DATASET RECORDS section start

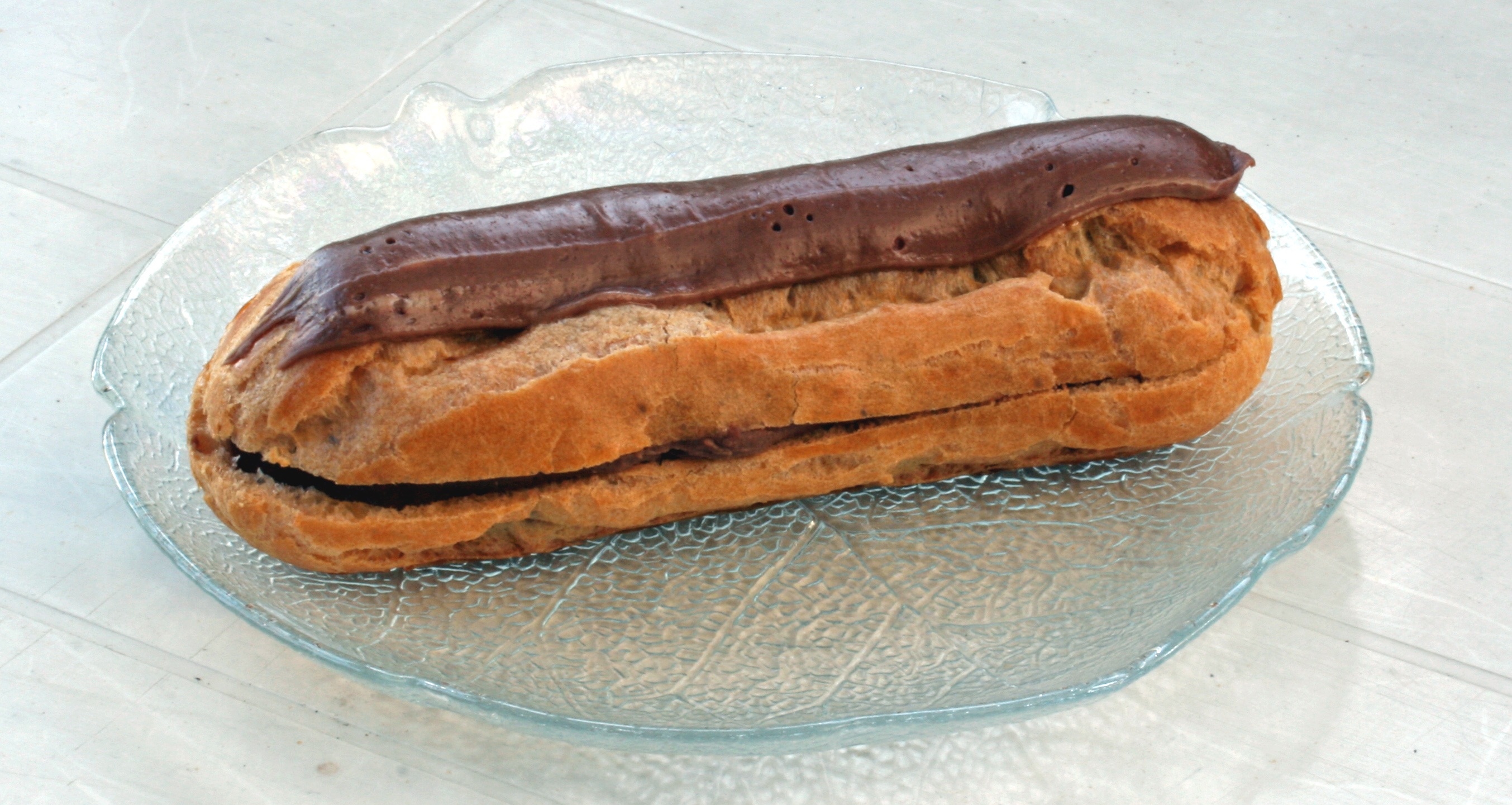 Éclair.
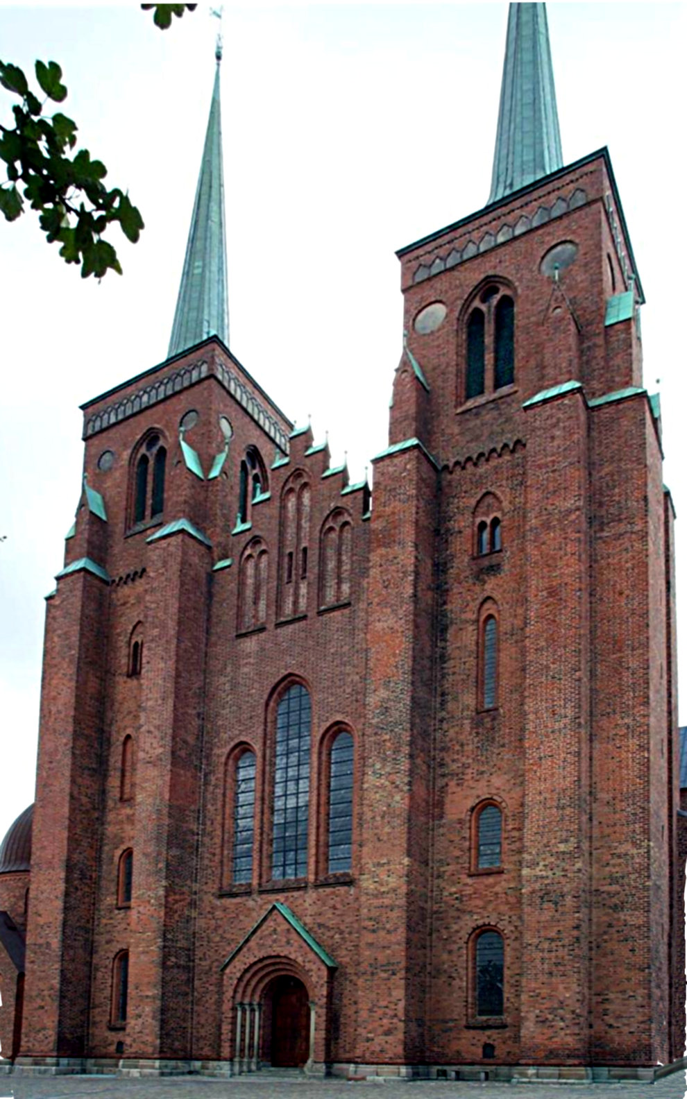 Roskilde domkirke, west fassade, 11. August 2004.
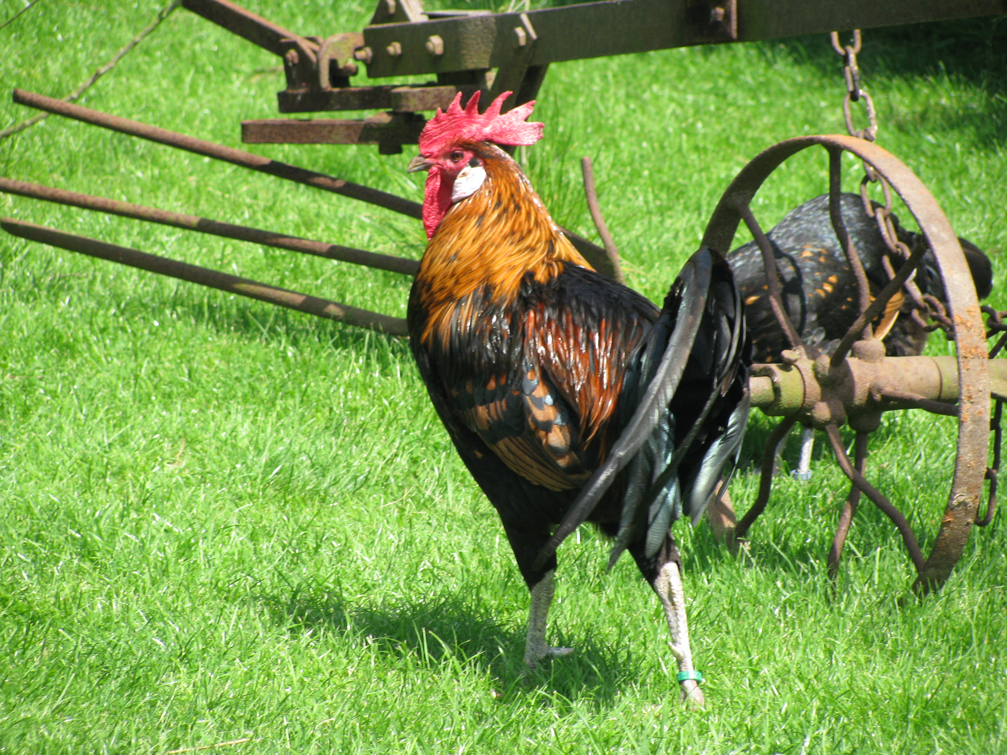 Hahn der Rasse Bergische Kräher, aufgenommen im Wissenschaftlichen Geflügelhof Sinsteden
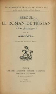 Le roman de Tristan
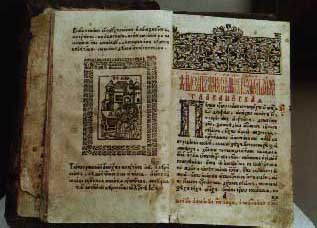 Книга "Апостол". 1632. Типография Спиридона Соболя. Кутеинская типография.
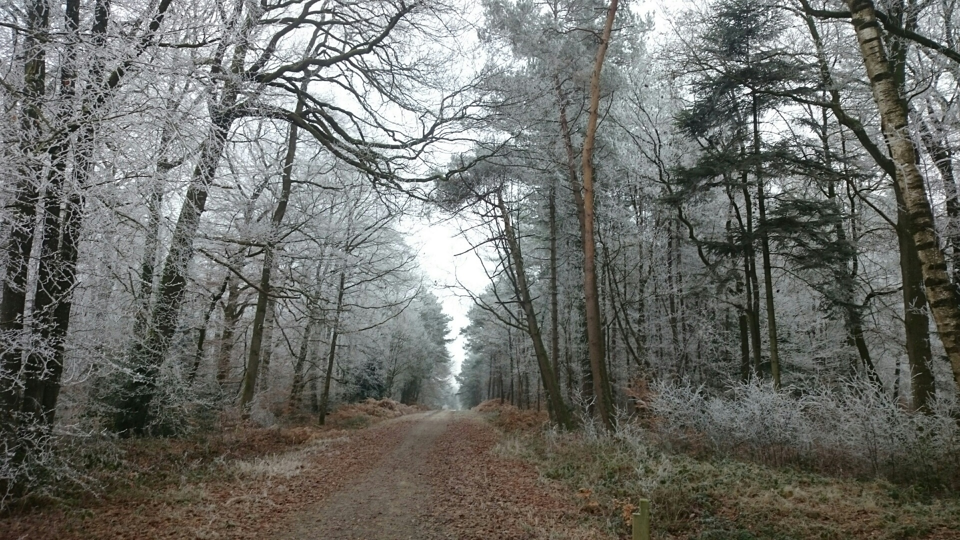 Forêt domaniale de Liffré, le 31 décembre 2016
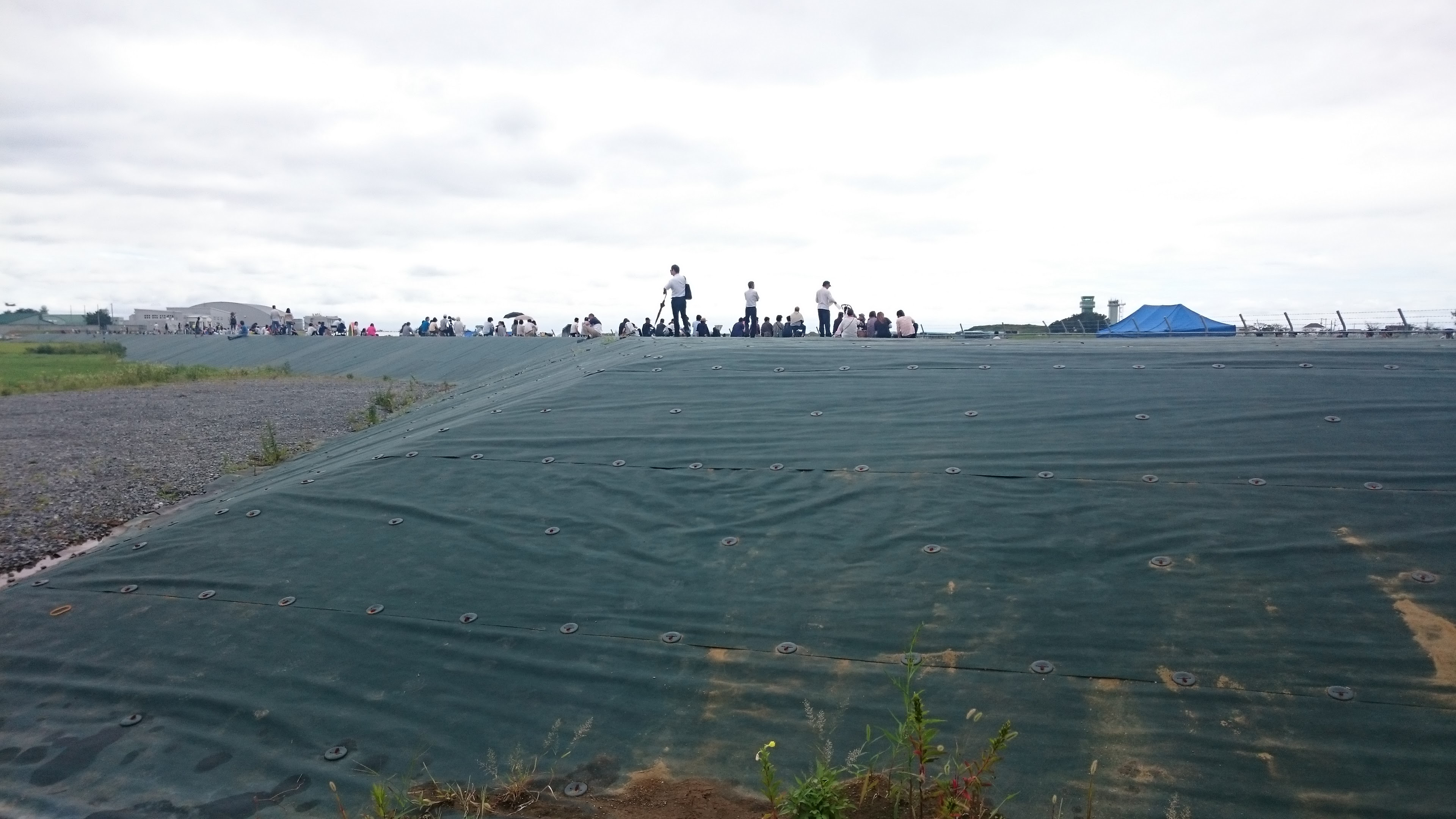 航空自衛隊松島基地の外周の防潮堤。
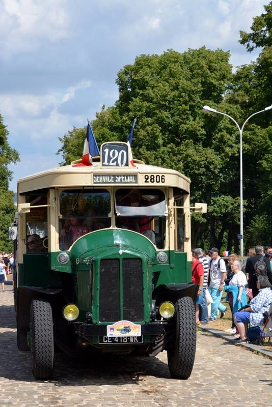 9ème "traversée de Paris estivale" en véhicules de collection, organisée par l'association Vincennes en anciennes. Arrivée au Parc de l'observatoire de Meudon.
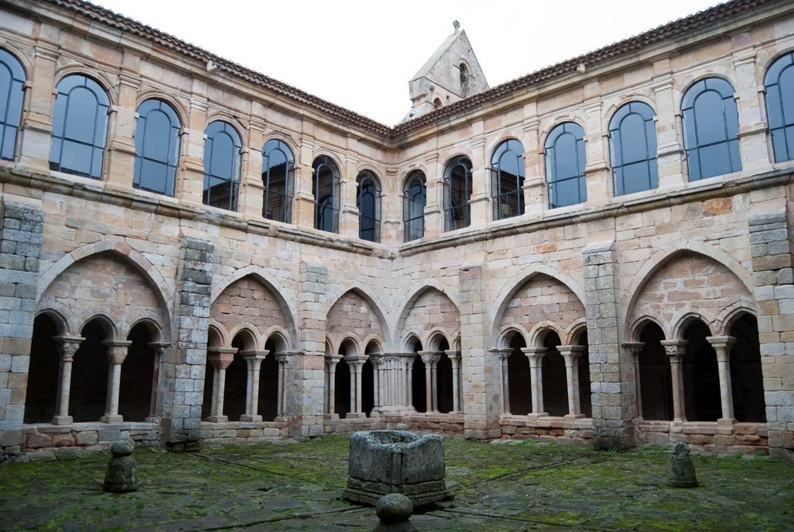 Claustro del Monasterio de Santa María de Aguilar. Aguilar de Campoo. Palencia. España.
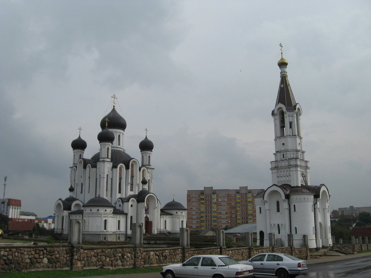 Івацэвічы. Царква
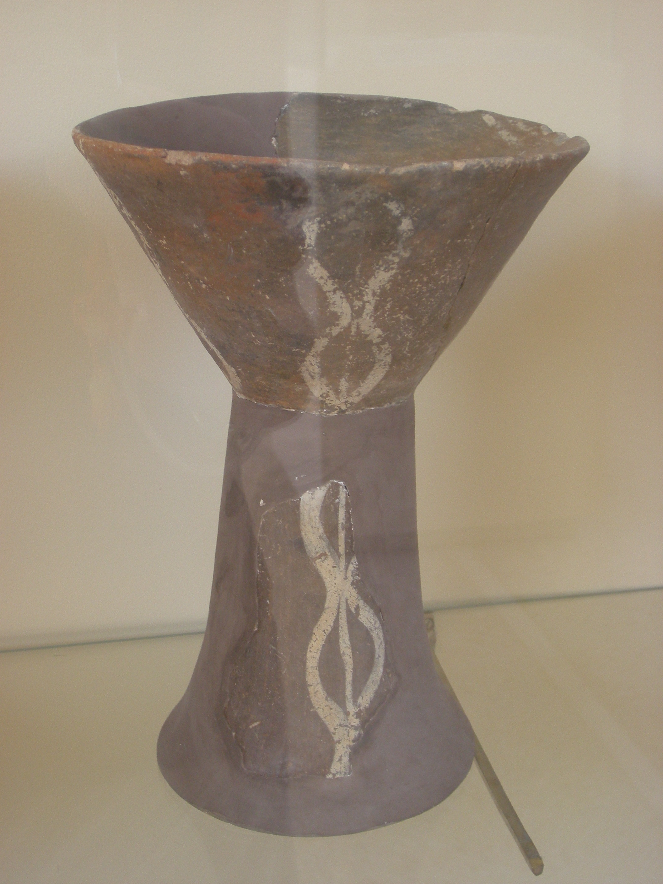 Calice préhistorique (4ème millénaire avant J. C.) Saliangos, Paros.
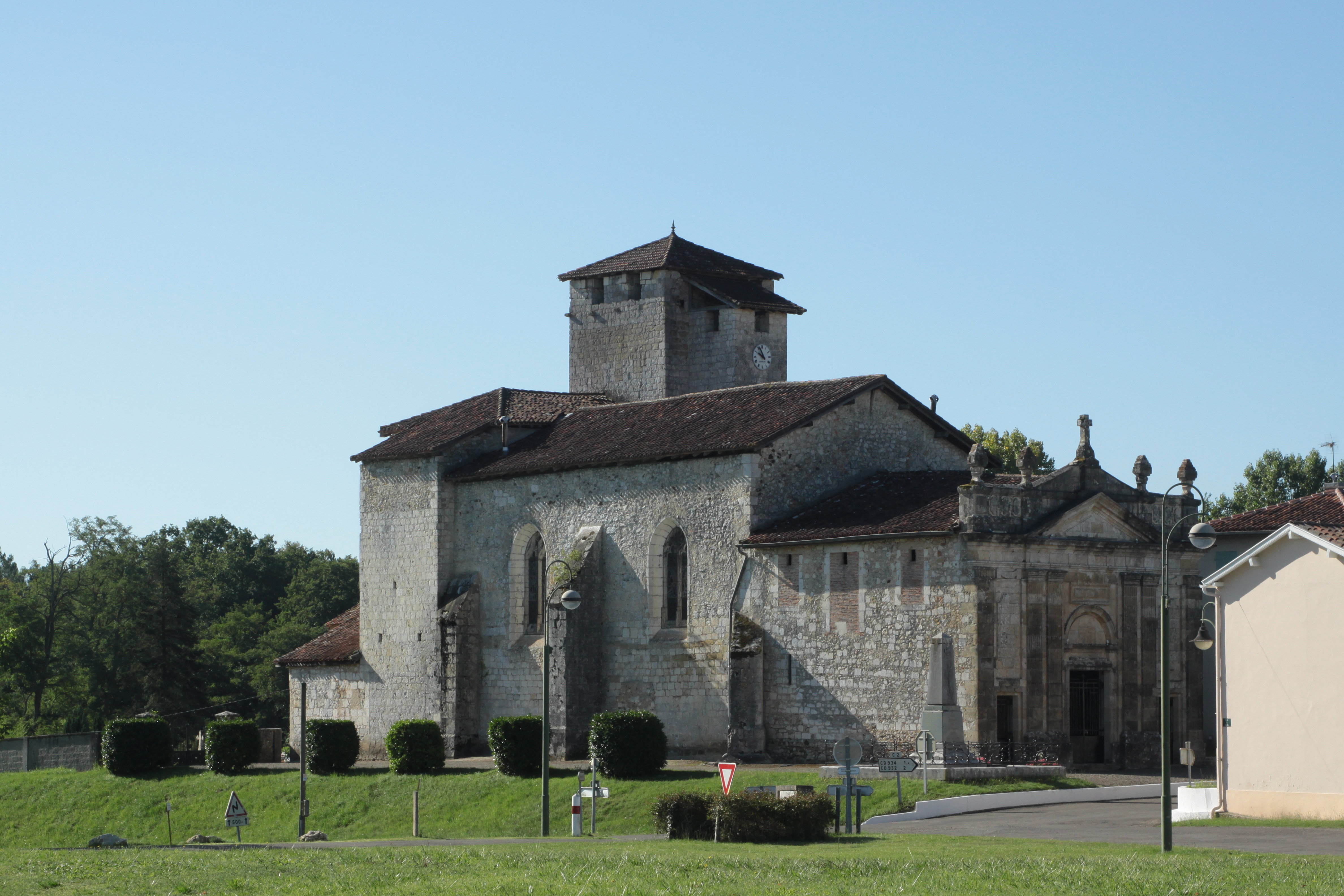 Église Saint-Pierre de Sarbazan

DATASET RECORDS section end

• WHAT YOU WILL DO:
Could you copy all of the entries above exactly, without the pictures?

• ANSWER TO THIS PROBLEM:
 Éclair.
 Roskilde domkirke, west fassade, 11. August 2004.
 Hahn der Rasse Bergische Kräher, aufgenommen im Wissenschaftlichen Geflügelhof Sinsteden
 Le roman de Tristan
 Книга "Апостол". 1632. Типография Спиридона Соболя. Кутеинская типография.
 Forêt domaniale de Liffré, le 31 décembre 2016
 航空自衛隊松島基地の外周の防潮堤。
 9ème "traversée de Paris estivale" en véhicules de collection, organisée par l'association Vincennes en anciennes. Arrivée au Parc de l'observatoire de Meudon.
 Claustro del Monasterio de Santa María de Aguilar. Aguilar de Campoo. Palencia. España.
 Івацэвічы. Царква
 Calice préhistorique (4ème millénaire avant J. C.) Saliangos, Paros.
 Église Saint-Pierre de Sarbazan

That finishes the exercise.